Something I meant to mention when I posted at the end of last week about that piece in the NYT by their reporter who’s just released a book about covering Hillary Clinton.
I meant to say something about the writer’s description of the way the candidate reacted when campaign manager Robby Mook told her she had lost the election:
“I knew it. I knew this would happen to me,” she said, now within a couple of inches of Mr. Mook’s ashen face. “They were never going to let me be president.”…
Happen to you? Happen to YOU?
Hey, the election of Donald Trump happened to the country. That election you lost trampled on 240 years of American history, ending a streak of 44 more-or-less fit presidents.
So, you know… get over yourself…
Oh, and if you happen to talk to the “they” who were “never going to let” you be president, ask them whether they’re through having their fun. Ask them to put a real president in charge. I don’t care what party or anything. Just someone with at least minimal qualifications and a modicum of control over himself.
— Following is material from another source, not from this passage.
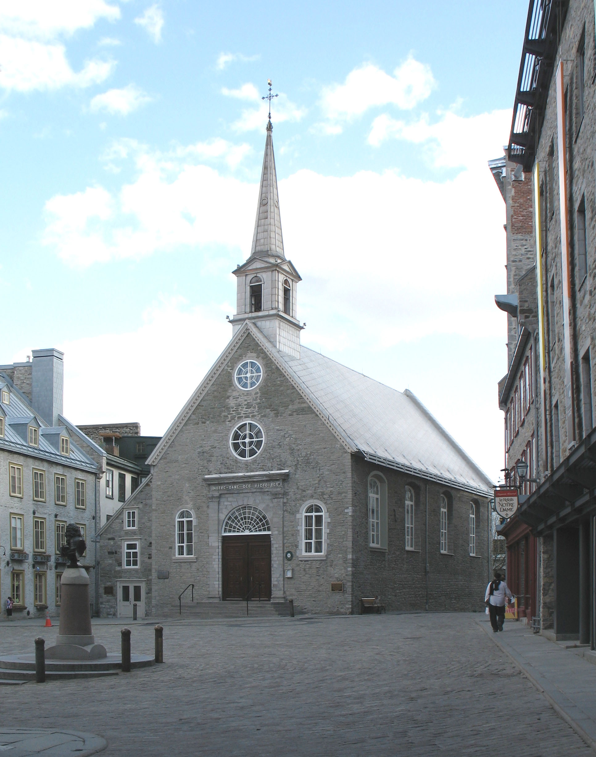 L'Église Notre-Dame-des-Victoires, à Place Royale dans le Vieux-Québec, Ville de Québec, Québec, Canada, Classée monument historique.

Or herself, if that makes you feel better about the assignment.
I say that because, based on the way you said that,”they” must be all-powerful, and capable of making anything happen…
“Hey, the election of Donald Trump happened to the country. That election you lost trampled on 240 years of American history, ending a streak of 44 more-or-less fit presidents.”
Sorry your girl lost.
You really have a problem with reading comprehension, don’t you? I write “black,” and you read “white”…
If I had lost an election to Donald Trump, I’d probably be looking for excuses, too. Despite the many very good things Hillary Clinton has accomplished, losing this election is the epitome of shameful ineptitude for which the country is and will continue too be suffering. Both Clintons exhibit what I consider a sorrowful hubris that prevents either from being truly repentant (at least publicly). Both owe me and others a huge apology that will never be uttered. Hillary, with her desire to be a public figure and yet preserve her privacy sloppily used an out-of-boundaries email system. She was sloppy with her relationship with the Clintons’ charitable foundation. She schmoozed with rich and powerful people ignoring moral guidance. She ran a campaign heavily slanted toward personal smears instead of explaining key issues. You can’t out-Republican the modern Republicans. They cut their teeth on Dent/Atwater/Rove tactics. She used a Trump-like slur in a fundraising meeting and suffered when it was taken out of context and exploited. Her assuming campaign ignored voters in three or four “must have” states. And still, she looks for scapegoats and excuses.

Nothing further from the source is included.